What you will do:
Copy task. Retype the whole listing exactly, omitting any picture in it.

□ □ □ □ □ □ □

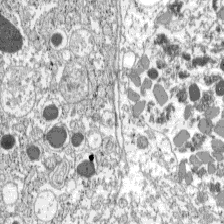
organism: C57BL Mouse
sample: Pancreatic islet
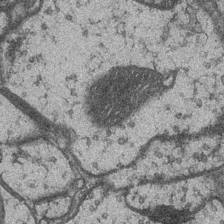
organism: Drosophila
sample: Optic medulla
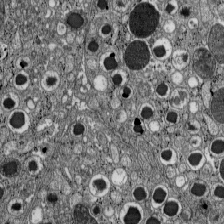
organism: C57BL Mouse
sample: Pancreatic islet
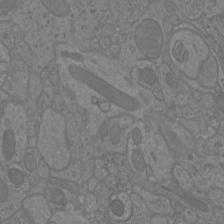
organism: Mouse
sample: Cortical neurons
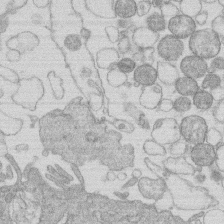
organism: Human
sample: Macrophage cells
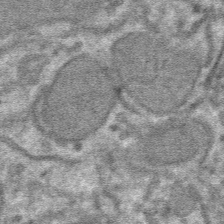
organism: Mouse
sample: Mouse hepatocytes
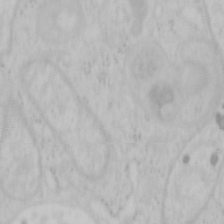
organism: Mouse
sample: OT-I killer T cells with ID8 ovarian cancer cells
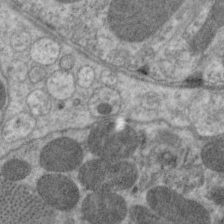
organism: C. elegans
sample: Pharynx
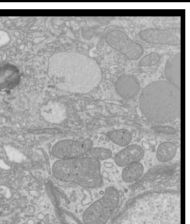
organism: Mouse
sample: Cilia; mouse epididymis
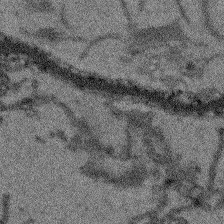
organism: Arabidopsis thaliana
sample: Root tip
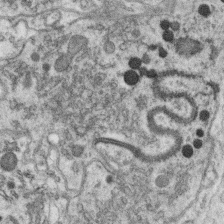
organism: C. elegans
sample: C. elegans oocyte; sperm cells
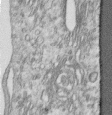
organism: Human
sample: Centriole in RPE cells
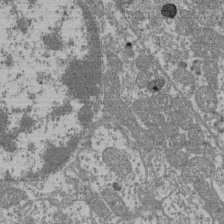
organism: Mouse
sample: Glomerulus
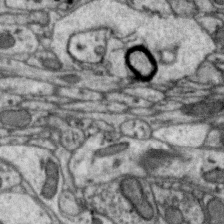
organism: Zebra finch
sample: Brain
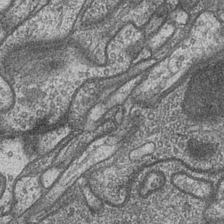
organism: Drosophila
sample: Optic medulla
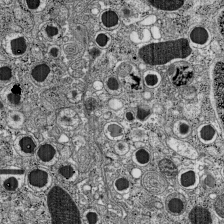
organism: C57BL Mouse
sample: Pancreatic islet
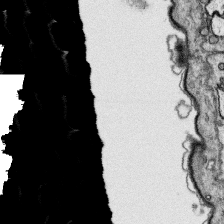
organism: Platynereis dumerilii
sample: Parapodia
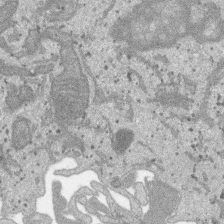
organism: Human
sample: Lung epithelial cells infected with SARS-CoV-2
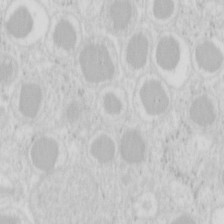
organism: Mouse
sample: Pancreas
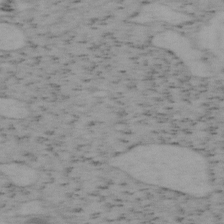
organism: Mouse
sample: OT-I killer T cells with ID8 ovarian cancer cells
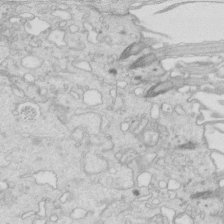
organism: Mouse
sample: Multiciliated cells
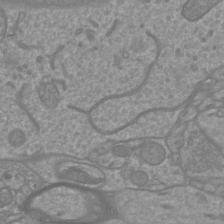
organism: Mouse
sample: Cortical neurons
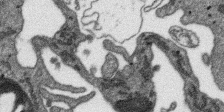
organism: Human
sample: Lung epithelial cells infected with SARS-CoV-2
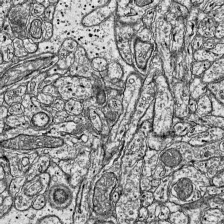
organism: Mouse
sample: Visual Cortex
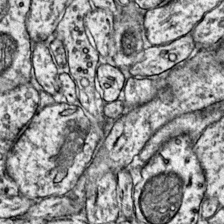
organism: Mouse
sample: Primary visual cortex
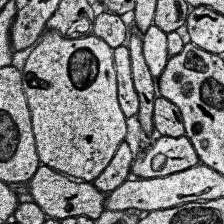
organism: Human
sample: Temporal Lobe
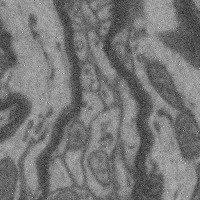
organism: Mouse
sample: Cerebral cortex
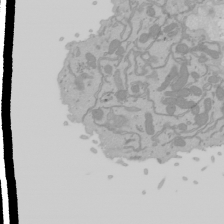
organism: Mouse
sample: Cancer cell death in ED-1 cells
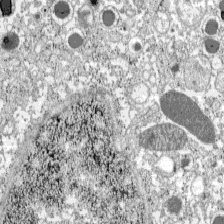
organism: C57BL Mouse
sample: Pancreatic islet
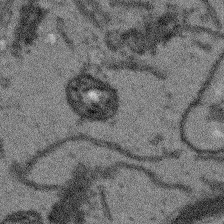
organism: Arabidopsis thaliana
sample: Root tip
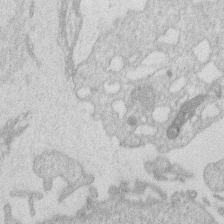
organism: Human
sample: Macrophage cells
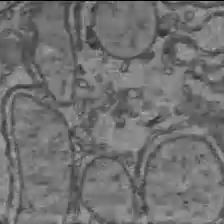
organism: C57BL Mouse
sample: Liver
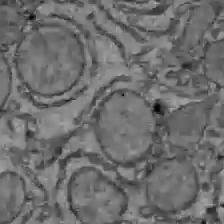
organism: C57BL Mouse
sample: Liver
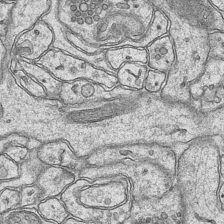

□ □ □ □ □ □ □

Task response:
organism: C57BL Mouse
sample: Pancreatic islet
organism: Drosophila
sample: Optic medulla
organism: C57BL Mouse
sample: Pancreatic islet
organism: Mouse
sample: Cortical neurons
organism: Human
sample: Macrophage cells
organism: Mouse
sample: Mouse hepatocytes
organism: Mouse
sample: OT-I killer T cells with ID8 ovarian cancer cells
organism: C. elegans
sample: Pharynx
organism: Mouse
sample: Cilia; mouse epididymis
organism: Arabidopsis thaliana
sample: Root tip
organism: C. elegans
sample: C. elegans oocyte; sperm cells
organism: Human
sample: Centriole in RPE cells
organism: Mouse
sample: Glomerulus
organism: Zebra finch
sample: Brain
organism: Drosophila
sample: Optic medulla
organism: C57BL Mouse
sample: Pancreatic islet
organism: Platynereis dumerilii
sample: Parapodia
organism: Human
sample: Lung epithelial cells infected with SARS-CoV-2
organism: Mouse
sample: Pancreas
organism: Mouse
sample: OT-I killer T cells with ID8 ovarian cancer cells
organism: Mouse
sample: Multiciliated cells
organism: Mouse
sample: Cortical neurons
organism: Human
sample: Lung epithelial cells infected with SARS-CoV-2
organism: Mouse
sample: Visual Cortex
organism: Mouse
sample: Primary visual cortex
organism: Human
sample: Temporal Lobe
organism: Mouse
sample: Cerebral cortex
organism: Mouse
sample: Cancer cell death in ED-1 cells
organism: C57BL Mouse
sample: Pancreatic islet
organism: Arabidopsis thaliana
sample: Root tip
organism: Human
sample: Macrophage cells
organism: C57BL Mouse
sample: Liver
organism: C57BL Mouse
sample: Liver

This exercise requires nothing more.